46. The Board shall lay down the rules to be observed where disputes between Members or between Members and non Members are to be determined by arbitration in accordance with the rules of the Association. The Board shall provide in such rules for the appointment of Boards of Appeal for the purpose of hearing appeals from the decision of arbitrators in such arbitrations and for the rules to be observed in relation to such appeals. The Board may from time to time vary, alter, repeal and replace such rules.

Notices

47. A notice may be given by the Association to any Member either personally or by sending it by post or electronically to him to the address within the United Kingdom supplied by him to the Association for the giving of notices to him, and notice of every General Meeting shall be given in such manner to every Member except those members who have not supplied to the Association an address within the United Kingdom for the giving of notices to them. No other person shall be entitled to receive notices of General Meetings.

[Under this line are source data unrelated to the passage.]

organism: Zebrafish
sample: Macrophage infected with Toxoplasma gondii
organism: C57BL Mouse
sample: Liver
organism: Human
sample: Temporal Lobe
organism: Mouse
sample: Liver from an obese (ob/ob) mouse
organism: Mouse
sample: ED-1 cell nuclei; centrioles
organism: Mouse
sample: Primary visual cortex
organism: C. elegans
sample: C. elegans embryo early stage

48. Any notice sent by first-class post shall be deemed to have been served on the second day following that on which the envelope or wrapper containing the same is posted, and in proving such service it shall be sufficient to prove that the envelope or wrapper containing the notice was properly addressed and posted. A certificate in writing signed by the Secretary or other office of Association that the envelope or wrapper containing the notice was so addressed and posted, shall be sufficient evidence thereof.

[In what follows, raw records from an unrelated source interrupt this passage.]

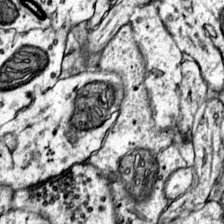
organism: Mouse
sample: Primary visual cortex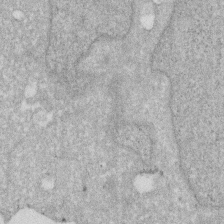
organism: Human
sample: HIV infected U937 cells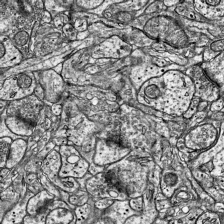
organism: Mouse
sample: Visual Cortex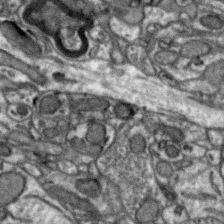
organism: Zebra finch
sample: Brain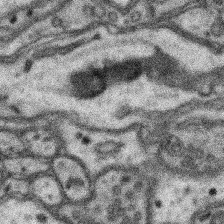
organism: Mouse
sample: Somatosensory cortex neuropil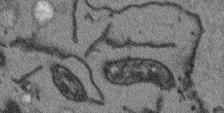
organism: Arabidopsis thaliana
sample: Root tip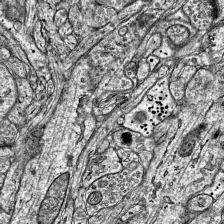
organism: Mouse
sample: Visual Cortex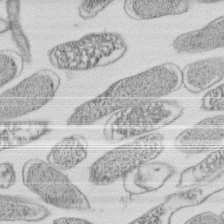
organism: E. coli
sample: Bacterial nucleoid

49. Any notice sent by telex, facsimile or electronic transmission shall be deemed to have been served on the date of transmission provided that a confirming copy thereof is sent by First Class pre-paid post to such Member at his registered place of address within 24 hours after transmission.

Application of Income

50. The income and property of the Association whencesoever derived shall be applied solely towards the promotion of the objects of the Association as set forth in its Memorandum of Association, and no portion thereof shall be paid or transferred directly or indirectly by way of dividend, bonus or otherwise howsoever by way of profit to the members of the Association.

Dissolution

51. If, upon the winding up or dissolution of the Association, there remains after the satisfaction of all its debts and liabilities any property whatsoever, the same shall not be paid to or distributed among the Members of the Association, but shall be given or transferred to some other institution or institutions having objects similar to the objects of the Association, but which shall prohibit the distribution of its or their income and property amongst its or their Members to an extent at least as great as is imposed on the Association under or by virtue of the foregoing Article, such institution or institutions to be determined by the Members of the Association at or before the time of dissolution and if and so far as effect cannot be given to the aforesaid provision, then to some charitable object.